Из вышесказанного мы попытались бы доказать, что по мере того, как этот поток изменений течет к конечному океану совершенства человечества, художественные произведения, в которых мы идентифицируем наши высшие идеалы, приходят в результате этого процесса к идентификации с более низкими идеалами тех, кто отправляется в путь после нас, когда поток стал глубже. Если мы остановимся на вышеупомянутом опыте, наша теория о влиянии изменяющейся природы человека как объяснении художественного прогресса, возможно, подтверждается. Так мы показали бы, что вечный поток жизненного потока затрагивается и затрагивает каждое индивидуальное русло универсальных водоразделов. Так мы доказали бы, что период Вагнера был нормальным, потому что мы интуитивно распознавали любое тождество, которое искали в определенный период нашей жизни, и тот факт, что это было так, сделал период Франка возможным, а затем нормальным в более поздний период нашей жизни. Так мы предположили бы, что так оно и должно быть, и что это не содержание или субстанция Вагнера или его отсутствие добродетели, что что-то в нас заставило нас проплыть мимо него, а не его мимо нас. Но что-то блокирует нашу теорию! Что-то делает наши гипотезы чисто спекулятивными, если не бесполезными. Это такие люди, как Бах и Бетховен.

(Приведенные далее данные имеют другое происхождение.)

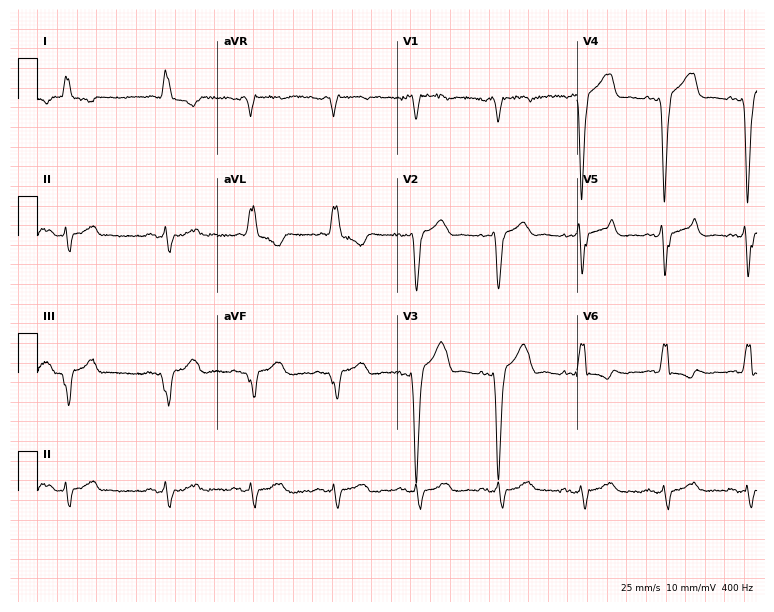
Electrocardiogram, a male patient, 80 years old. Interpretation includes left bundle branch block (LBBB).

Разве это не вопрос в наши дни общего впечатления или общего мнения (ибо закон средних величин сильно играет в любой теории, касающейся человеческих атрибутов), что отношение мира к субстанции, качеству и духу этих двух людей или других людей подобного характера, если таковые есть, не было затронуто текущим потоком, который изменил нас? Но если по мере этого общественного мнения, насколько его можно измерить, Бах и Бетховен проплываются мимо — не так быстро, возможно, как Вагнер, но если их вообще проходят с этой более глубокой точки зрения, тогда эта теория «изменения» верна.
Здесь мы должны будем предположить, ибо мы не доказали это, что художественные интуиции могут чувствовать в музыке ослабление моральной силы и жизненности, и что это чувствуется по отношению к Вагнеру и не чувствуется по отношению к Баху и Бетховену. Если в этом общем мнении есть частица изменения по отношению к искусству последних, наша теория стоит — заметьте, это допускает изменение в манере, форме, внешнем выражении и т. д., но не в субстанции. Если здесь нет изменения по отношению к субстанции этих двух людей, наша теория не только падает, но ее провал накладывает или позволяет нам предположить фундаментальную двойственность в музыке и во всем искусстве, если уж на то пошло.
Имеет ли прогресс внутренней красоты или истины (мы предполагаем, что такая вещь существует) свои разоблачения, а также свои открытия? Означает ли непринятие вышеизложенной теории, что субстанция и реальность Вагнера ниже, а его манера выше; что его красота не была внутренней; что он был больше заинтересован в покое гордости, чем в истине смирения? Кажется, что он выбрал репрезентативное вместо самого духа, — что он выбрал сознательно или бессознательно, неважно, — более низкий набор ценностей в этом дуализме. Это суровые обвинения — особенно когда человек немного в упадке, как Вагнер сегодня. Но эти убеждения присутствовали некоторое время до того, как он был изгнан из Метрополитен. Вагнер, кажется, занимает место Гюго в критике Фаге де Виньи, что «постановка для него (Гюго) была важной вещью — не концепция — что в де Виньи художник был ниже поэта»; наконец, что Гюго и так Вагнер имеют определенную pauvrete de fond. Так мы нещедро заставили бы Вагнера доказать нашу сумму! Но это сумма, которая не доказывается! Теория в лучшем случае делает не больше, чем предполагает нечто, что, если оно вообще верно, является банальностью, а именно: что прогрессивный рост во всей жизни делает все более и более возможным для людей отделять в художественном произведении моральную слабость от художественной силы.